■ Exercise prompt
Could you give back exactly the lines below from the one with "sample: Pancreatic islet" through the one with "sample: Macrophage cells", without a single picture?

Dataset records:
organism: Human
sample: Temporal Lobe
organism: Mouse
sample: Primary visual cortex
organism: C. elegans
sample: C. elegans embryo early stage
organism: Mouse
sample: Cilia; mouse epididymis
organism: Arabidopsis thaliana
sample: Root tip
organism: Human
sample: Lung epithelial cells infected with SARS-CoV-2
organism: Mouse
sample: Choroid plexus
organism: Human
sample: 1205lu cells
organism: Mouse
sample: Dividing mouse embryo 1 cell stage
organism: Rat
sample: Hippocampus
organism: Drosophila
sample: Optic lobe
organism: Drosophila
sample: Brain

--

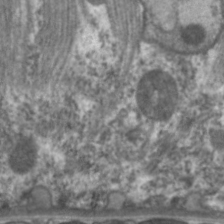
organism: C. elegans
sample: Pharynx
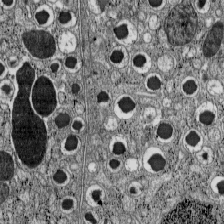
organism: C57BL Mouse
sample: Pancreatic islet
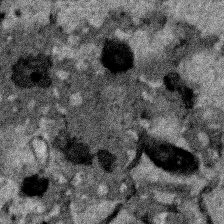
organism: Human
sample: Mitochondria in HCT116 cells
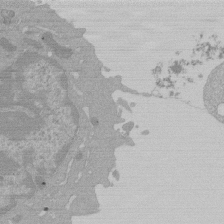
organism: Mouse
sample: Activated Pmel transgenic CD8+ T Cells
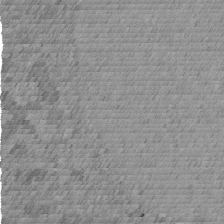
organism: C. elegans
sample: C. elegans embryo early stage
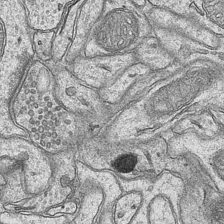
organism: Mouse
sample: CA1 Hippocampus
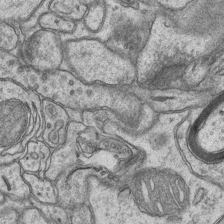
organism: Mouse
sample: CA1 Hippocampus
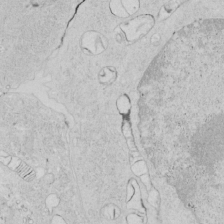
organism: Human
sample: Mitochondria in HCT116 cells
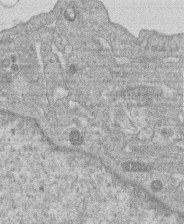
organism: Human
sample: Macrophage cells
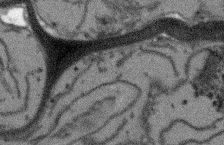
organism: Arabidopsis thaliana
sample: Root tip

■ Output for this task
sample: Pancreatic islet
organism: Human
sample: Mitochondria in HCT116 cells
organism: Mouse
sample: Activated Pmel transgenic CD8+ T Cells
organism: C. elegans
sample: C. elegans embryo early stage
organism: Mouse
sample: CA1 Hippocampus
organism: Mouse
sample: CA1 Hippocampus
organism: Human
sample: Mitochondria in HCT116 cells
organism: Human
sample: Macrophage cells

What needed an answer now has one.